A roadmap to cosmological parameter analysis with third-order shear statistics II. Analytic covariance estimate☆

Context. Third-order weak lensing statistics are a promising tool for cosmological analyses since they extract cosmological information in the non-Gaussianity of the cosmic large-scale structure. However, such analyses require precise and accurate models for the covariance of the statistics. Aims. In this second paper of a series on third-order weak lensing statistics, we derive and validate an analytic model for the covariance of the third-order aperture statistics < M-ap(3)>. Methods. We derive the covariance model from a real-space estimator for < M-ap(3)>, including the Gaussian and non-Gaussian parts. We validate the model by comparing it to estimates from simulated Gaussian random fields (GRFs) and two sets of N-body simulations.
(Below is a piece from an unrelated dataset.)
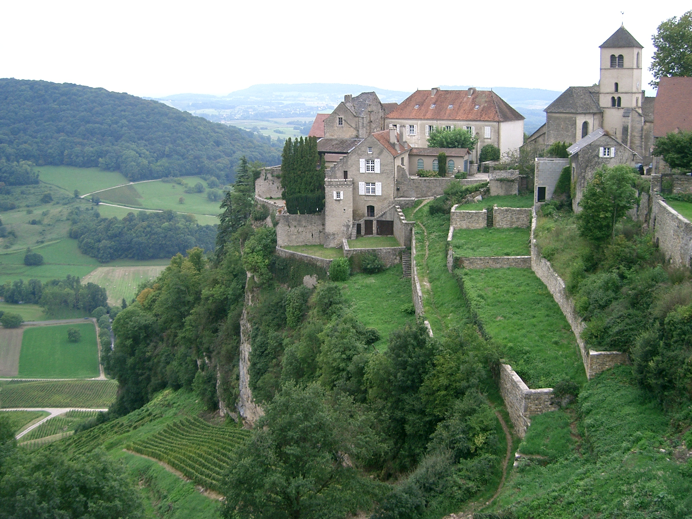 site de Château-Chalon - Jura (39) (France)
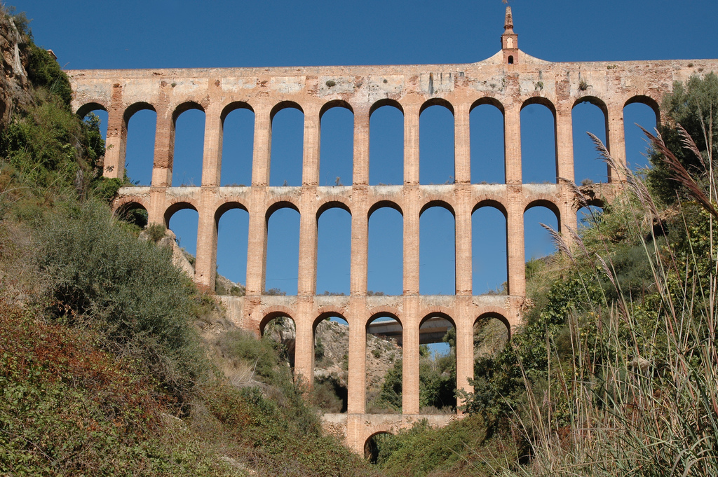 Aqueduc d'alimentation en eau aux alentours de la ville de Nerja (Andalousie)- EspagneAqueduc d'alimentation en eau aux alentours de la ville de Nerja (Andalousie)- Espagne

Finally, we perform mock cosmological analyses with the model covariance and the simulation estimate to compare the resulting parameter constraints. Results. We find good agreement between the analytic model and the simulations, both for the GRFs and the N-body simulations. The figure of merit in the S-8 Omega(m) plane from our covariance model is within 3% of the one obtained from the simulated covariances. We also show that our model, which is based on an estimator using convergence maps, can be used to obtain upper and lower bounds for the covariance of an estimator based on three-point shear correlation functions. This second estimator is required to measure < M-ap(3)> in realistic survey data. In our derivation, we find that the covariance of < M-ap(3)> cannot be obtained from the bispectrum covariance and that it includes several `finite-field terms' that do not scale with the inverse survey area. Conclusions. Our covariance model is su fficiently accurate for analysing stage III surveys. Covariances for statistics in Fourier space cannot always be straightforwardly converted into covariance for real-space statistics.